My first experiences of the numinous, as a child, came through hearing. Though I had only the most superficial and literal understanding of the central Jewish prayer, Sh’ma YisroelListen, Israel, this force we call God, is indivisible, is One, I knew from experience that the sacred came to me through hearing human voices under certain circumstances.

Between the ages of eleven and nineteen, I went to a summer arts camp for kids and adults. My mother got an office job there to pay my tuition. My father worked on the maintenance crew and acted in The Taming of the Shrew one summer. I was introduced to theatre, graphic art, ceramics and music in open-air studios surrounded by pine trees whose resins melted in the dry summer heat releasing an odor that still comforts me whenever I smell it, over fifty years later.

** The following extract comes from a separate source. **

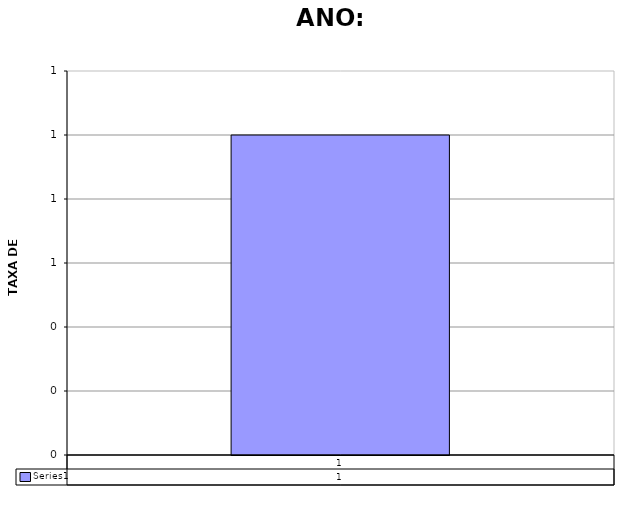
| Category | Series 0 |
|---|---|
| 0 | 1 |

The high point of the summers was the annual folk-music festival run by Pete Seeger. In those years that place must have been one of the few that would hire him, ignoring the blacklist which had been terrorizing the country. Hearing Pete Seeger sing the South African song of liberation, Wimoweh, with that falsetto African yodeling he did, stirred my insides and gave me goose bumps When he sang The Bells of Rhymney over the dark crashing chords of his 12 string guitar, something in me swelled and vibrated.

Then I heard blues for the first time. Pete brought Brownie McGee and Sonny Terry up to that Mountain enclave to perform and give workshops, Sonny’s whoops that would pick up his harmonica’s cries when they reached their peak disturbed me as, later, would the voices of Robert Johnson and Bukka White. Brownie’s deeper voice contained landscapes and textures, sun-warmed, smelling of earth and tobacco.

By the time I was fourteen I owned a number of Folkways archival anthologies of the old folk blues people from Mississippi and Texas and other places that might as well have been other planets, so far from my middle-class Southern California were they. Their singing was more raw and much less polite than anything my parents would listen to, and it was where I heard God.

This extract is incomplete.